_TASK REQUIREMENTS:_
Beginning with the line that contains "106.17 | 107.44 |", retype the entries below exactly, ending with the line that contains "2011.0 | 30.992 |". Leave out any pictures.

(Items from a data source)
..........

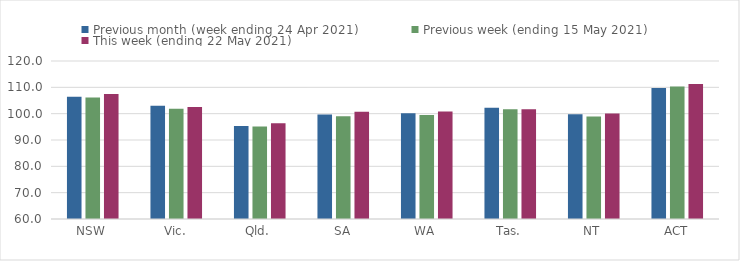
| Category | Previous month (week ending 24 Apr 2021) | Previous week (ending 15 May 2021) | This week (ending 22 May 2021) |
|---|---|---|---|
| NSW | 106.46 | 106.17 | 107.44 |
| Vic. | 103.03 | 101.85 | 102.57 |
| Qld. | 95.3 | 95.1 | 96.34 |
| SA | 99.64 | 98.99 | 100.72 |
| WA | 100.19 | 99.49 | 100.79 |
| Tas. | 102.26 | 101.65 | 101.65 |
| NT | 99.8 | 98.92 | 100.04 |
| ACT | 109.7 | 110.3 | 111.27 |
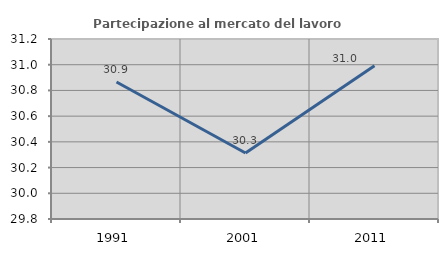
| Category | Partecipazione al mercato del lavoro  femminile |
|---|---|
| 1991.0 | 30.866 |
| 2001.0 | 30.313 |
| 2011.0 | 30.992 |
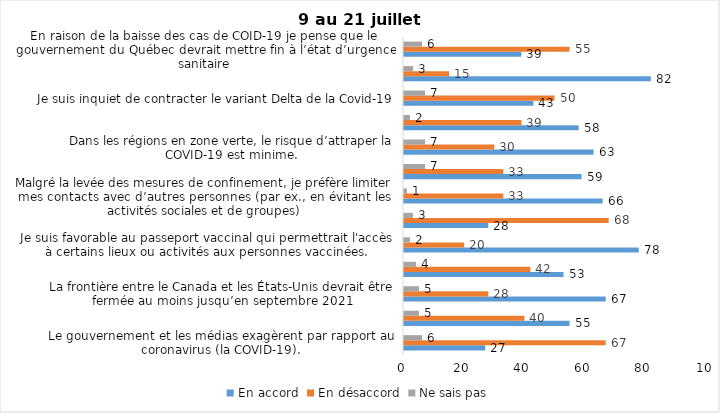
| Category | En accord | En désaccord | Ne sais pas |
|---|---|---|---|
| Le gouvernement et les médias exagèrent par rapport au coronavirus (la COVID-19). | 27 | 67 | 6 |
| J’ai peur que le système de santé soit débordé par les cas de COVID-19 suite au "déconfinement" | 55 | 40 | 5 |
| La frontière entre le Canada et les États-Unis devrait être fermée au moins jusqu’en septembre 2021 | 67 | 28 | 5 |
| Les personnes vaccinées contre la COVID-19 devraient avoir le droit de faire des rassemblements privés et de ne plus porter le masque dans les lieux publics. | 53 | 42 | 4 |
| Je suis favorable au passeport vaccinal qui permettrait l'accès à certains lieux ou activités aux personnes vaccinées. | 78 | 20 | 2 |
| Étant donné la progression de la vaccination et la diminution du nombre de cas de COVID-19, je pense qu’il est moins important de suivre les mesures de prévention. | 28 | 68 | 3 |
| Malgré la levée des mesures de confinement, je préfère limiter mes contacts avec d’autres personnes (par ex., en évitant les activités sociales et de groupes) | 66 | 33 | 1 |
| J’ai peur qu’il y ait une 4e vague de la COVID-19. | 59 | 33 | 7 |
| Dans les régions en zone verte, le risque d’attraper la COVID-19 est minime. | 63 | 30 | 7 |
| Si les cas de COVID-19 augmentent cet automne, je suis favorable à la mise en place de mesures de confinement (ex. fermeture de services non essentiels, interdiction des rassemblements privés) | 58 | 39 | 2 |
| Je suis inquiet de contracter le variant Delta de la Covid-19 | 43 | 50 | 7 |
| Je suis confiant que la vaccination protège efficacement contre les variants de la COVID-19 | 82 | 15 | 3 |
| En raison de la baisse des cas de COID-19 je pense que le gouvernement du Québec devrait mettre fin à l’état d’urgence sanitaire | 39 | 55 | 6 |
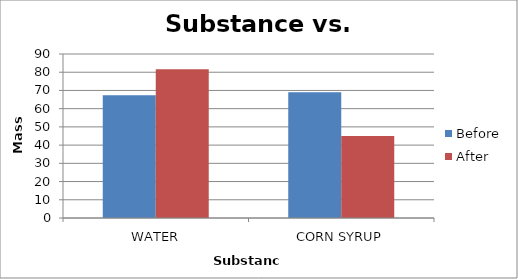
| Category | Before | After |
|---|---|---|
|  WATER | 67.4 | 81.6 |
| CORN SYRUP | 69 | 45 |
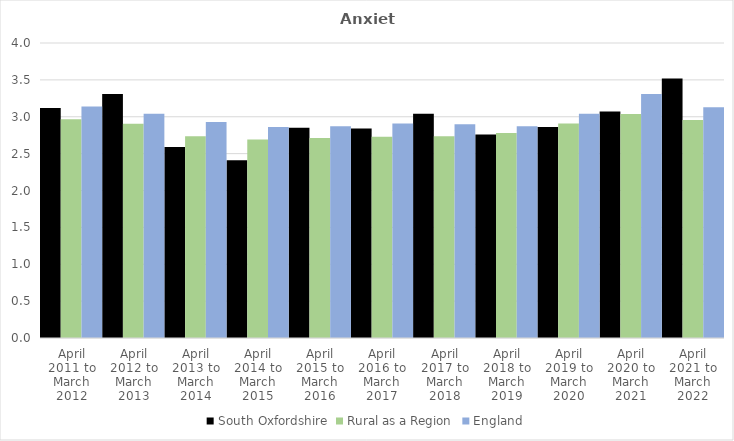
| Category | South Oxfordshire | Rural as a Region | England |
|---|---|---|---|
| April 2011 to March 2012 | 3.12 | 2.967 | 3.14 |
| April 2012 to March 2013 | 3.31 | 2.904 | 3.04 |
| April 2013 to March 2014 | 2.59 | 2.734 | 2.93 |
| April 2014 to March 2015 | 2.41 | 2.691 | 2.86 |
| April 2015 to March 2016 | 2.85 | 2.711 | 2.87 |
| April 2016 to March 2017 | 2.84 | 2.729 | 2.91 |
| April 2017 to March 2018 | 3.04 | 2.736 | 2.9 |
| April 2018 to March 2019 | 2.76 | 2.78 | 2.87 |
| April 2019 to March 2020 | 2.86 | 2.908 | 3.04 |
| April 2020 to March 2021 | 3.07 | 3.036 | 3.31 |
| April 2021 to March 2022 | 3.52 | 2.956 | 3.13 |
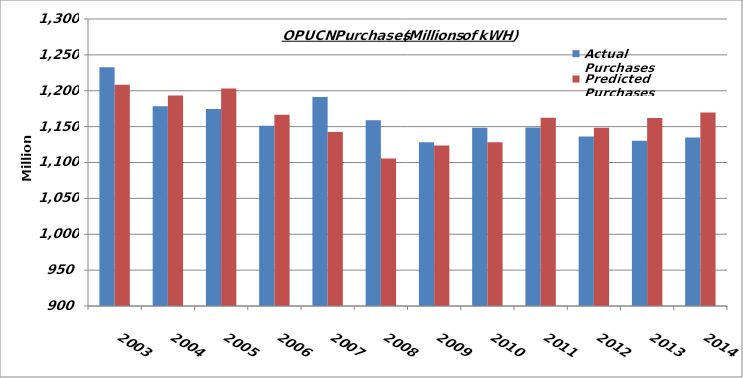
| Category | Actual Purchases | Predicted Purchases |
|---|---|---|
| 2003.0 | 1232724170 | 1208483234.431 |
| 2004.0 | 1178441190 | 1193278221.705 |
| 2005.0 | 1174501350 | 1203281045.231 |
| 2006.0 | 1151360440 | 1166568192.289 |
| 2007.0 | 1191153590 | 1142506607.222 |
| 2008.0 | 1158881926 | 1105605337.874 |
| 2009.0 | 1128390784.511 | 1123816338.212 |
| 2010.0 | 1148489331.815 | 1128203375.007 |
| 2011.0 | 1148632387.395 | 1162405206.249 |
| 2012.0 | 1136211952.671 | 1148412454.467 |
| 2013.0 | 1130407041.667 | 1162091422.851 |
| 2014.0 | 1134970142.773 | 1169512871.293 |
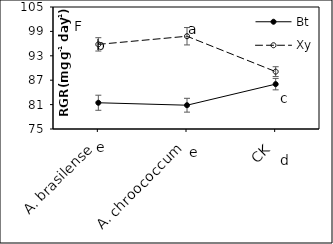
| Category | Bt | Xy |
|---|---|---|
|    A. brasilense | 81.455 | 95.81 |
|    A. chroococcum | 80.848 | 97.81 |
| CK | 86.033 | 89.107 |
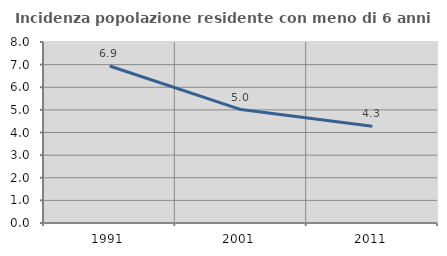
| Category | Incidenza popolazione residente con meno di 6 anni |
|---|---|
| 1991.0 | 6.94 |
| 2001.0 | 5.014 |
| 2011.0 | 4.277 |
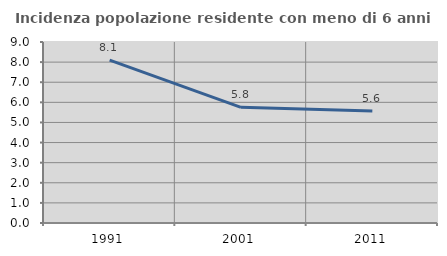
| Category | Incidenza popolazione residente con meno di 6 anni |
|---|---|
| 1991.0 | 8.102 |
| 2001.0 | 5.751 |
| 2011.0 | 5.571 |

..........

_WRITTEN REPLY:_
| NSW | 106.46 | 106.17 | 107.44 |
| Vic. | 103.03 | 101.85 | 102.57 |
| Qld. | 95.3 | 95.1 | 96.34 |
| SA | 99.64 | 98.99 | 100.72 |
| WA | 100.19 | 99.49 | 100.79 |
| Tas. | 102.26 | 101.65 | 101.65 |
| NT | 99.8 | 98.92 | 100.04 |
| ACT | 109.7 | 110.3 | 111.27 |
| Category | Partecipazione al mercato del lavoro  femminile |
|---|---|
| 1991.0 | 30.866 |
| 2001.0 | 30.313 |
| 2011.0 | 30.992 |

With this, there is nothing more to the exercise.